# Is the wattle size getting reduced ?



## boneyrajan.k (Jul 15, 2010)

Is the wattle size getting reduced in the present day homers ?
I personally love the big wattled homers.But after seeing the new racing homer pictures shared in various internet sites, Facebook etc....i have a feeling the wattle size is progressively getting reduced in the present day homers.I know at end of the day nobody bothers about looks as long as the birds are doing good and getting better with performance ,but still Give your thoughts on this topic ?


----------



## blongboy (Nov 10, 2009)

that is true ..i do luv the big wattle in homers too


----------



## Shadybug Lofts (Mar 13, 2010)

Don't they increase in size with age.

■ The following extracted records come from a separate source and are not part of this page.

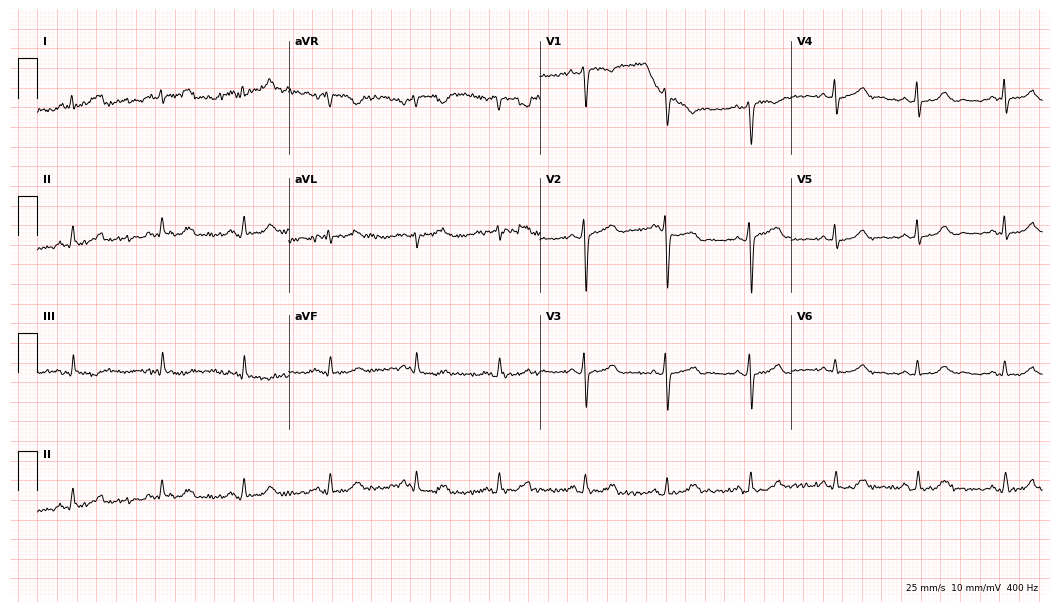
Resting 12-lead electrocardiogram. Patient: a 43-year-old female. None of these six findings is recorded: first-degree AV block, right bundle branch block, left bundle branch block, sinus bradycardia, atrial fibrillation, sinus tachycardia. Findings outside these six are not listed.
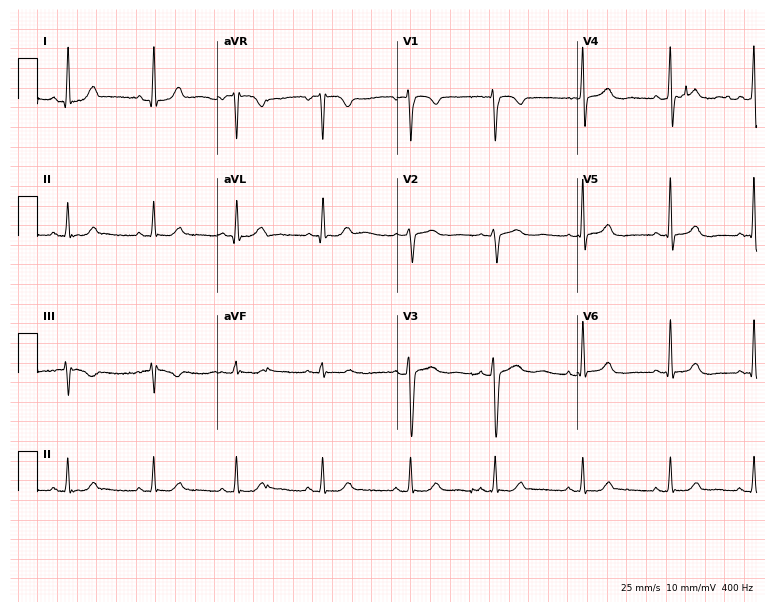
12-lead ECG (7.3-second recording at 400 Hz) from a female, 47 years old. Labelled as a normal ECG.
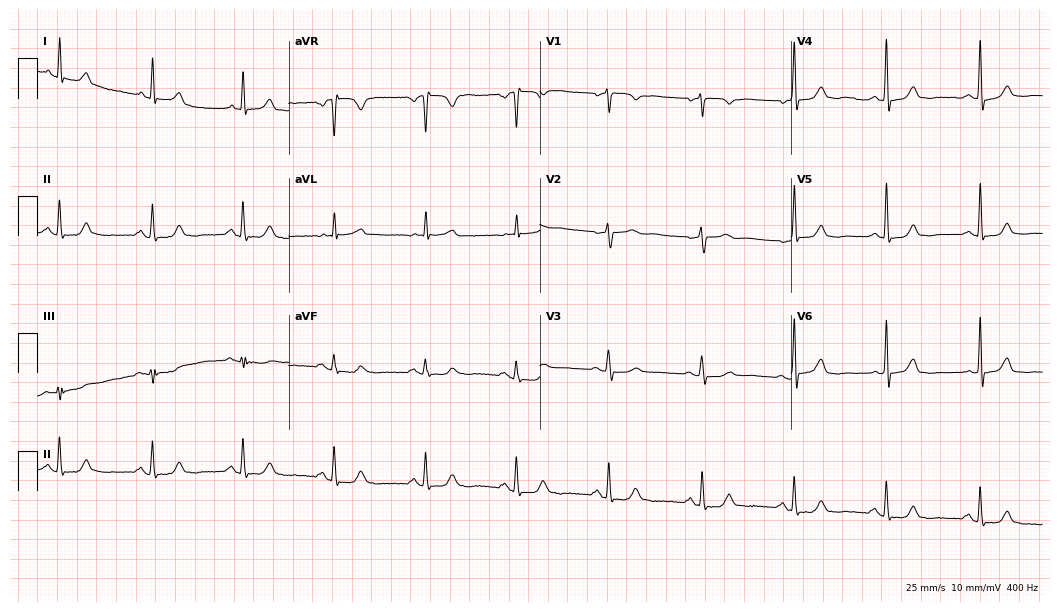
ECG (10.2-second recording at 400 Hz) — a woman, 64 years old. Labelled as a normal ECG.

Most homers don't last long enough to grow large ones.


----------



## spirit wings (Mar 29, 2008)

I also think the trait is in certain lines of homers.. and perhaps those lines are getting lost.. It does seem allot of the the older pics the homers do have the fleshy large wattles.


----------



## NZ Pigeon (Nov 12, 2011)

The older breeds with the larger wattles are considered "slow these days" you still see them in some peoples distance birds but as far as the spring birds go it is rare to see them these days.

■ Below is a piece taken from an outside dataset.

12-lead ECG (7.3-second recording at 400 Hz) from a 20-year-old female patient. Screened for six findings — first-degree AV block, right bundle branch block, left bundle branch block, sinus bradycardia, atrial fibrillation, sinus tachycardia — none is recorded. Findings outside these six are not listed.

Check this boy out. He is a Seon line and produces good young.










this was two years ago, He has a larger wattle now even. It does increase with age but they need the genetics there to begin with, Just like any breed, If they were select bred for this trait as in the dragoon and english carrier then the wattles would still be around and would probably be larger but like mentioned, People breed for race ability not large wattles.

This boy also has a reasonable size wattle - he is a logan


----------



## blongboy (Nov 10, 2009)

NZ Pigeon said:


> The older breeds with the larger wattles are considered "slow these days" you still see them in some peoples distance birds but as far as the spring birds go it is rare to see them these days.
> 
> Check this boy out. He is a Seon line and produces good young.
> 
> ...


that black is sexy looking


----------



## NZ Pigeon (Nov 12, 2011)

Thanks man, You should see the wee hens that have come out of his son, So his grandaughters, They are the nicest looking little racers I have ever bred IMO.


----------



## boneyrajan.k (Jul 15, 2010)

The blacky is awesome


----------



## boneyrajan.k (Jul 15, 2010)

Shadybug Lofts said:


> Don't they increase in size with age. Most homers don't last long enough to grow large ones.


Is the life span of homers less nowadays? Any reason for this ?


----------



## Shadybug Lofts (Mar 13, 2010)

I mean if you fly them because of hawks and other reasons they would not return.


----------



## SmithFamilyLoft (Nov 22, 2004)

boneyrajan.k said:


> Is the wattle size getting reduced in the present day homers ?
> I personally love the big wattled homers.But after seeing the new racing homer pictures shared in various internet sites, Facebook etc....i have a feeling the wattle size is progressively getting reduced in the present day homers.I know at end of the day nobody bothers about looks as long as the birds are doing good and getting better with performance ,but still Give your thoughts on this topic ?


 I think the answer to your question is yes. Birds in general seem to have changed a lot from 50 years ago. Which is the only perspective I can speak from. In those "good ole days" at least around the pigeons I was exposed to, the wattles do seem smaller today. The birds are different in many different ways and I do think this is one of them. 

Some of the other examples of differences I suspect has occurred, have to do with the immune system and life spans. These and other genetic changes have occurred, and are occurring...some positive, some negative, some we think are neutral.....but I digress.....


----------



## boneyrajan.k (Jul 15, 2010)

SmithFamilyLoft said:


> These and other genetic changes have occurred, and are occurring...some positive, some negative, some we think are neutral.....but I digress.....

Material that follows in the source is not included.